Chewy Iced Oatmeal Cookies
My Christmas cookie boxes each year are always filled with colorful, drizzly, magical, and sparkly treats! Matcha here, raspberry there, black sesame filled macarons, and edible gold leaf!
So why should you make these little iced oatmeal cookies?
Because they’re literally the FREAKIN BEST.
So chewy, slightly crispy all around the edges, rich yet simple notes of toffee, the warmth of a dash of cinnamon, and that classic oatmeal bite. They’re iced with a super simple vanilla glaze just to add another layer of magic!
They don’t look like much, but oh boy, I’d pick these out and eat them allll up ANY TIME.
INGREDIENTS
makes about 26 cookies (2.5 inch)
for cookies
1 1/4 c (160g) all purpose flour
1/2 tsp baking soda
1/4 tsp baking powder
1 tsp ground cinnamon
1/2 tsp kosher salt
1 c (80g) old fashioned rolled oats
1/2 c (113g) unsalted butter, softened
1 c (200g) light or dark brown sugar
1 large egg
1 tsp vanilla extract
for icing
1 c (120g) powdered sugar
1 1/2 tb milk, more if needed
1/2 tsp vanilla extract
INSTRUCTIONS
In a large bowl, combine flour, baking soda, baking powder, cinnamon, salt, and oats. Whisk to combine well and set aside.
In a large bowl or bowl of stand mixer with paddle attachment (or using hand held mixer), beat the butter and brown sugar together on high speed for 4-5 minutes, until light and fluffy. Scrape down sides of bowl.

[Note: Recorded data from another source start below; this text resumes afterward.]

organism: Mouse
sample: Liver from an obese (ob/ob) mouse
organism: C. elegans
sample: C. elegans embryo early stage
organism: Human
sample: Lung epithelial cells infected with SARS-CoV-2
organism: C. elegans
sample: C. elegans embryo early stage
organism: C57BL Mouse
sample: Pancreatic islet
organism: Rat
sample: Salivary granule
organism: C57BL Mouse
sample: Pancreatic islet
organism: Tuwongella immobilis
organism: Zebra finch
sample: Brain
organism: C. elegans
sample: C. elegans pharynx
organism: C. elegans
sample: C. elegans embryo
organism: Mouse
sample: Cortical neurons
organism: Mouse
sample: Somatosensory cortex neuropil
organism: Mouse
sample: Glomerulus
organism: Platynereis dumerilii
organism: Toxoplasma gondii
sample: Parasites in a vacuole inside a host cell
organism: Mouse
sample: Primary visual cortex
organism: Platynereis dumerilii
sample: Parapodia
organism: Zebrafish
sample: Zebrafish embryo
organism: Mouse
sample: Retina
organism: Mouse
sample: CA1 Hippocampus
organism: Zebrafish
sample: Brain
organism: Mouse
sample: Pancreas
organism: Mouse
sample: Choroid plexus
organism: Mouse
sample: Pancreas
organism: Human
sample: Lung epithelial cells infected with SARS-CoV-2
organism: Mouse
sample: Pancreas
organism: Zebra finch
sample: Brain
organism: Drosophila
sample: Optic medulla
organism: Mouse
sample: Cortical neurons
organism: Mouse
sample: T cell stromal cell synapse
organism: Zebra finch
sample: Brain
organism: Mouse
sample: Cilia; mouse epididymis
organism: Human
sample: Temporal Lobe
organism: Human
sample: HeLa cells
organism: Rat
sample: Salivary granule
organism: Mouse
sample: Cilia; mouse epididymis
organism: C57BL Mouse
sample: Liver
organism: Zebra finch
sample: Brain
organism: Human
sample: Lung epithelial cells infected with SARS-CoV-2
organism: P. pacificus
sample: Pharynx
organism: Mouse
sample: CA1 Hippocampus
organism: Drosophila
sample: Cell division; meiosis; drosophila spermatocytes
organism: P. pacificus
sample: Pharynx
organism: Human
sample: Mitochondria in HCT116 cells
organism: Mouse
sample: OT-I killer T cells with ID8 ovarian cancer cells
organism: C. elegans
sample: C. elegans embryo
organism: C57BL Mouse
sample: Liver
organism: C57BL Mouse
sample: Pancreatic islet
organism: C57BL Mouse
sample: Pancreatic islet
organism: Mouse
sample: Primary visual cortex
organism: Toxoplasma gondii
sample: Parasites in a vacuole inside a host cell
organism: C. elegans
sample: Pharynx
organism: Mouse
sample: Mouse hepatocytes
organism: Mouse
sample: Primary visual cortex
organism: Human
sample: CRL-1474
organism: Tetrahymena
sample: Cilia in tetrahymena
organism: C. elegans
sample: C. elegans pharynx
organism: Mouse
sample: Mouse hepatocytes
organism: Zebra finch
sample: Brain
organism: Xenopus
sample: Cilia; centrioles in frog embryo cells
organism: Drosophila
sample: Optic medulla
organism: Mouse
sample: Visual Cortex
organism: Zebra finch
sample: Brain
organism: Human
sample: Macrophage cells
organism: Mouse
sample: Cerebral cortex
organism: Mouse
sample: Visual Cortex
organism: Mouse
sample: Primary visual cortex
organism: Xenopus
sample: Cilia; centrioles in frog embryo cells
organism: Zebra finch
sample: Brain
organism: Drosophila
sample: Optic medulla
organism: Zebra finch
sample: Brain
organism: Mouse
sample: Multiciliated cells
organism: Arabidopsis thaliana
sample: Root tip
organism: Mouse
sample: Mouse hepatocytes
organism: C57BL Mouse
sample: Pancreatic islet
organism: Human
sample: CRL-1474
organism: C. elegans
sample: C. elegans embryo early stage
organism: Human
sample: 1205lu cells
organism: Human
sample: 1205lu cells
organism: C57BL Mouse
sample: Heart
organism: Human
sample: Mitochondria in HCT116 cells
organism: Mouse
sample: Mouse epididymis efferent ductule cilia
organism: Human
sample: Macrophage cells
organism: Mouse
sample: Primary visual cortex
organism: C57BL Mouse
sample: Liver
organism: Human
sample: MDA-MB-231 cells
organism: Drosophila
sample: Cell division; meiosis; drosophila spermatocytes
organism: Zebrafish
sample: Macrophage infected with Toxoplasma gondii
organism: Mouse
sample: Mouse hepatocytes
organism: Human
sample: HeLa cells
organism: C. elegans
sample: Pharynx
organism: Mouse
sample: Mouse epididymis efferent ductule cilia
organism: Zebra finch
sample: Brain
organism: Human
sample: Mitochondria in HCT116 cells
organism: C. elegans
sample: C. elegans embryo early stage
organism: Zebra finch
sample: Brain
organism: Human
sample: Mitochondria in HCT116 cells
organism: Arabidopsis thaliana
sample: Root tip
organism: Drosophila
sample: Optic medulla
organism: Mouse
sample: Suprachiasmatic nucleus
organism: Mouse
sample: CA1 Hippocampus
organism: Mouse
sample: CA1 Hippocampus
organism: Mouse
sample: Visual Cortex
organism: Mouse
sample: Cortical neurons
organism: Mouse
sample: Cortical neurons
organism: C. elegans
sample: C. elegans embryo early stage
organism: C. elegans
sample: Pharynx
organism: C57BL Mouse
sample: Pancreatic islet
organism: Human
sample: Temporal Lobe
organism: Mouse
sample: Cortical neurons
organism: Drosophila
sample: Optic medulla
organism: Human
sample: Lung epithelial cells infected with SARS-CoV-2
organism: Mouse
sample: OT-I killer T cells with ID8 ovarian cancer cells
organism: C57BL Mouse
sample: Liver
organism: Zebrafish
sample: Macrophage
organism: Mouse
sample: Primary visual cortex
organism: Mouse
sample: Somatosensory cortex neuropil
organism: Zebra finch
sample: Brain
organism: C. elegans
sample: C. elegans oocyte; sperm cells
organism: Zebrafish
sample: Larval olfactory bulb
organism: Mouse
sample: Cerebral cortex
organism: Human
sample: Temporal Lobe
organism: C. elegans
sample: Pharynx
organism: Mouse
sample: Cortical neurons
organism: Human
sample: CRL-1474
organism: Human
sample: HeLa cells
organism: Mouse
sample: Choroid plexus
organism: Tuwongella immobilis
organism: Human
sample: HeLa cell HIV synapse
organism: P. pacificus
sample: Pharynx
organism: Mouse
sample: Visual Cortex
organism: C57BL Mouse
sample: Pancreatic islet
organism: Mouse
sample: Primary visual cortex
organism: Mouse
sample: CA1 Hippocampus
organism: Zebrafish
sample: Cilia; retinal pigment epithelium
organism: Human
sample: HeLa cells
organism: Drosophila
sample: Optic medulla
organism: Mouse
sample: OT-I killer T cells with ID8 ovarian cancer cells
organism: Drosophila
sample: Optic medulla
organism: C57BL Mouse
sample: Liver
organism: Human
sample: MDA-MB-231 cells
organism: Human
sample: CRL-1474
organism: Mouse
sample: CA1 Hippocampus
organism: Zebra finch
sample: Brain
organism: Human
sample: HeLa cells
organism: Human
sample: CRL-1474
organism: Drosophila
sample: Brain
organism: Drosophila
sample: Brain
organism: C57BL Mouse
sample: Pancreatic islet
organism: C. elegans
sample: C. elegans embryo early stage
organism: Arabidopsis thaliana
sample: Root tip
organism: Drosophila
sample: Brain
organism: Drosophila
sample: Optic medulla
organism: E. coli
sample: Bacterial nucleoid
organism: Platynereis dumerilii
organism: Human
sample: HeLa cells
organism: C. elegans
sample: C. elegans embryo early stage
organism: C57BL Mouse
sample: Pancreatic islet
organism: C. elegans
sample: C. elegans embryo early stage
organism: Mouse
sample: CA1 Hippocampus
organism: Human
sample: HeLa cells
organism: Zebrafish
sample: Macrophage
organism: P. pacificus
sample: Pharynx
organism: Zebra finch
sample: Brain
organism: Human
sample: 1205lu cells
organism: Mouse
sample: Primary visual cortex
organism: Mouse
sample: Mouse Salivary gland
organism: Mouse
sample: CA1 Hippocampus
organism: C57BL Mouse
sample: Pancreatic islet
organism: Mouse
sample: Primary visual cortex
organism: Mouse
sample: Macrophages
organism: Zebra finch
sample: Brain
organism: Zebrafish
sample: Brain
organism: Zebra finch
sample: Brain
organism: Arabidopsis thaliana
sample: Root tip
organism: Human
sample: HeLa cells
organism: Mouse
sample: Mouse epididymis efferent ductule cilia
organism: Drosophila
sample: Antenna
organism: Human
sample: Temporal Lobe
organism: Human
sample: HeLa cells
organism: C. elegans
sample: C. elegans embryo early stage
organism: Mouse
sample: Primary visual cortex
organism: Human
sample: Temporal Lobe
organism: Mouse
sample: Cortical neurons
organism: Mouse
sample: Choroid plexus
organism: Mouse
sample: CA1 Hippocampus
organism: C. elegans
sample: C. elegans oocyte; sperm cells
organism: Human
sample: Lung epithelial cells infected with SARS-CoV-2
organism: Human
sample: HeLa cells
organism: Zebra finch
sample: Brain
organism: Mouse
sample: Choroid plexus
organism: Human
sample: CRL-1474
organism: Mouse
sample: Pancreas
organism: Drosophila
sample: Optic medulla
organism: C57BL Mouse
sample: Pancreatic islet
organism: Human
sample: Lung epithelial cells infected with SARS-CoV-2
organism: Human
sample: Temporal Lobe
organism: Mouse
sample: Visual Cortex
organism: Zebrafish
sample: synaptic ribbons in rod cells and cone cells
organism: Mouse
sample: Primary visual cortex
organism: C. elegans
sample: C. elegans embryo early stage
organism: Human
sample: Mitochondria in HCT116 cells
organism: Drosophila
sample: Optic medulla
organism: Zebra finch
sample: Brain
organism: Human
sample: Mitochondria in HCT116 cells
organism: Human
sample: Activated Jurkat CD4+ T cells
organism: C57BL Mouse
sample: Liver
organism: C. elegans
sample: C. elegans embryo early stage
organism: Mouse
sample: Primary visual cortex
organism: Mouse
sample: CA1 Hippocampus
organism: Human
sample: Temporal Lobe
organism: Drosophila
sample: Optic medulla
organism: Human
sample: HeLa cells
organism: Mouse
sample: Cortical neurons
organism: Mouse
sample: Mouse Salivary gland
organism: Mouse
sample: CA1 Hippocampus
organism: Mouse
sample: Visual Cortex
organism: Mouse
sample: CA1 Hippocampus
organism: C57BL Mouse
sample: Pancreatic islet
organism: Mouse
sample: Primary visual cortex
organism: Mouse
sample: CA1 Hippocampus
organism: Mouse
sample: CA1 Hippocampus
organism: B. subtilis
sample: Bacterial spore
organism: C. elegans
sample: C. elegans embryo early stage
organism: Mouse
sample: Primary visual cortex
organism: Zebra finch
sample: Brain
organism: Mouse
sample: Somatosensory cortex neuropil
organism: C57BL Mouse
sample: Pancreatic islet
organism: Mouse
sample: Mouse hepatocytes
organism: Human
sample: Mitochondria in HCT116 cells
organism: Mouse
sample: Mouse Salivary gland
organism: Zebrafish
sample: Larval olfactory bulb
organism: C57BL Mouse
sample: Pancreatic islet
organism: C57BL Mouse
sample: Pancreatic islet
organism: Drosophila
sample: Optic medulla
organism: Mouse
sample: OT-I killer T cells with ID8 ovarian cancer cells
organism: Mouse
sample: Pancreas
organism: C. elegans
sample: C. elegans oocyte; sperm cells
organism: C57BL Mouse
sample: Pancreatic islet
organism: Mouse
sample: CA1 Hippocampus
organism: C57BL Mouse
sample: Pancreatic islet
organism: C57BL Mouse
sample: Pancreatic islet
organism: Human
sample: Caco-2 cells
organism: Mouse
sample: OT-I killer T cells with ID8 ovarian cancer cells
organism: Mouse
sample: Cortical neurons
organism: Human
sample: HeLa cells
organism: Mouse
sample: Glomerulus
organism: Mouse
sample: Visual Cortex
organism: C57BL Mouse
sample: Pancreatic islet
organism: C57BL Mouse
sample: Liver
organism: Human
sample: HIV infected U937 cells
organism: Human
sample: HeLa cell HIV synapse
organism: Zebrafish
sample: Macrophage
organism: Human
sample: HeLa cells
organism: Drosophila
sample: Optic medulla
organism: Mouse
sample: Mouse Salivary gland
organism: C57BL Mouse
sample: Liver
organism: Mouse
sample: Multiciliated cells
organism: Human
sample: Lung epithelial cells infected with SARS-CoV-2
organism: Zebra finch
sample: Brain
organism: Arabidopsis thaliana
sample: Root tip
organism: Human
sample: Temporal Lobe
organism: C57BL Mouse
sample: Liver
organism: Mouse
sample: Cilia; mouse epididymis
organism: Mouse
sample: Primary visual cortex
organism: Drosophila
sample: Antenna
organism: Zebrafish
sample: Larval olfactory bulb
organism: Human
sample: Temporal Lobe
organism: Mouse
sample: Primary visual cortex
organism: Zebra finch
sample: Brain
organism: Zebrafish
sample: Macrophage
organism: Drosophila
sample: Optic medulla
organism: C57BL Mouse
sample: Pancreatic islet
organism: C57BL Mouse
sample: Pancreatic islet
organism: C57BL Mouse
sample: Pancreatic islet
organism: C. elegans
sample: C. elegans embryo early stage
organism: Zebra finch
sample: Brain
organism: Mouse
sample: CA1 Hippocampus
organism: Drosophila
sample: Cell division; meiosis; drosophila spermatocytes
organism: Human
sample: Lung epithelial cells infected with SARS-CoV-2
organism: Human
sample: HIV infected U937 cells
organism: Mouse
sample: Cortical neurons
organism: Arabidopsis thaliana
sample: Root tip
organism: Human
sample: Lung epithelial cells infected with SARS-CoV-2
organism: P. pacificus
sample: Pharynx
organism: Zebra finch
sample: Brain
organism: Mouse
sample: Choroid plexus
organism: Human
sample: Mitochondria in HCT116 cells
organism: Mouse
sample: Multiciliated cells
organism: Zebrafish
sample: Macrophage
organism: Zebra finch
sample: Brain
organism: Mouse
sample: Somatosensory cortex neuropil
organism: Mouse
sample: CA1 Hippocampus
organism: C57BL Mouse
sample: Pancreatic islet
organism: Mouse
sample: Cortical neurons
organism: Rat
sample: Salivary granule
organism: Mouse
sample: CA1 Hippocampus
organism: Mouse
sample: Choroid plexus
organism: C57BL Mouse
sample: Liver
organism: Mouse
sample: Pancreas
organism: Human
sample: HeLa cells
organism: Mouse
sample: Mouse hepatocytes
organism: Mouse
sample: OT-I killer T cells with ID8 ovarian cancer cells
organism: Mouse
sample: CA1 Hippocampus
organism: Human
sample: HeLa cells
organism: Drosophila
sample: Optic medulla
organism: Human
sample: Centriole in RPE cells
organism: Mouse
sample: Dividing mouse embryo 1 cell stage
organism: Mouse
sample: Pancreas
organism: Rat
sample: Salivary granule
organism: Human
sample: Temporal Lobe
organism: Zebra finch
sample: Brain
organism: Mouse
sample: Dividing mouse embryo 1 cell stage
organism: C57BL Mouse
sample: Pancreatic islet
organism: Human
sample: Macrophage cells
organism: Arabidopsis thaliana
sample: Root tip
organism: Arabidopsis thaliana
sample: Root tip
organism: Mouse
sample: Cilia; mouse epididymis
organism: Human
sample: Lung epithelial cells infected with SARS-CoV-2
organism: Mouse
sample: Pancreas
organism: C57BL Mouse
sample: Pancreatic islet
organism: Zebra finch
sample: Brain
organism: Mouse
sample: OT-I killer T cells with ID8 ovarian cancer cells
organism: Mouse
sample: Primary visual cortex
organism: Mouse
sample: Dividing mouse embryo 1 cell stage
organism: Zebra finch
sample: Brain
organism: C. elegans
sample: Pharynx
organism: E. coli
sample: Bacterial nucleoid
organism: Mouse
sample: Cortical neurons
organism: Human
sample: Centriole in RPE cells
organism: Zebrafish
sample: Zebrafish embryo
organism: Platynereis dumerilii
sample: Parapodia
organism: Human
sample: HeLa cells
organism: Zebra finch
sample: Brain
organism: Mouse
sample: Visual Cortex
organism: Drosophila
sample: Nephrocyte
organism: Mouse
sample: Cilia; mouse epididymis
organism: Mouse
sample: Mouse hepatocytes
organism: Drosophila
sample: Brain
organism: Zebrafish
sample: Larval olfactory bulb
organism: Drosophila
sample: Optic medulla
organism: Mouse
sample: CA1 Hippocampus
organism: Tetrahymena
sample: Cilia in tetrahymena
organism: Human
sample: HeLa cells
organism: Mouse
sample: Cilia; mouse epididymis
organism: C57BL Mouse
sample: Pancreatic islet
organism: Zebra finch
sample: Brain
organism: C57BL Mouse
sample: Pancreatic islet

Add egg and vanilla, mix on medium speed for 30 seconds to a minute, until well combined. Scrape down the sides of bowl and mix again if needed. Dump in the dry ingredients and mix on low until a cookie dough comes together.
With a 1 to 1.5 tablespoon cookie scoop, scoop out all the dough and place scoops of dough on a parchment lined baking sheet. Cover tightly with plastic wrap and let cool in fridge for 2 hours or overnight. Letting the dough chill out in the fridge gives it time to hydrate and lets the flavors really develop and marry together. The flavors deepen and become more complex. I always prefer to make cookie dough the night before— they taste better AND less clean up and mess. :)
bake
When ready to bake, preheat oven to 350 degrees F.
Place cookie dough scoops (straight from the fridge) onto a parchment lined baking sheet a few inches apart. Bake for 8 minutes, then bang the baking sheet a couple times on the oven rack to deflate the cookies and rotate the baking sheet. Bake for an additional 3-4 minutes, until the edges are golden. Upon removing from oven, immediately bang the baking sheet again. Let cool completely and bake the rest of the cookies.
icing the cookies
When cookies are completely cooled, make the icing by combining powdered sugar, milk, and vanilla into a medium bowl. Mix well to form a thick but pourable glaze.
I like to lightly brush the glaze onto my cookies, but you can also dip your cookies directly into the icing. No need to try to submerge the entire cookie— they look nice when some spots are iced, and other spots aren’t.
Let the icing set completely and enjoy! Keep cookies in an airtight container, best enjoyed within 3 days.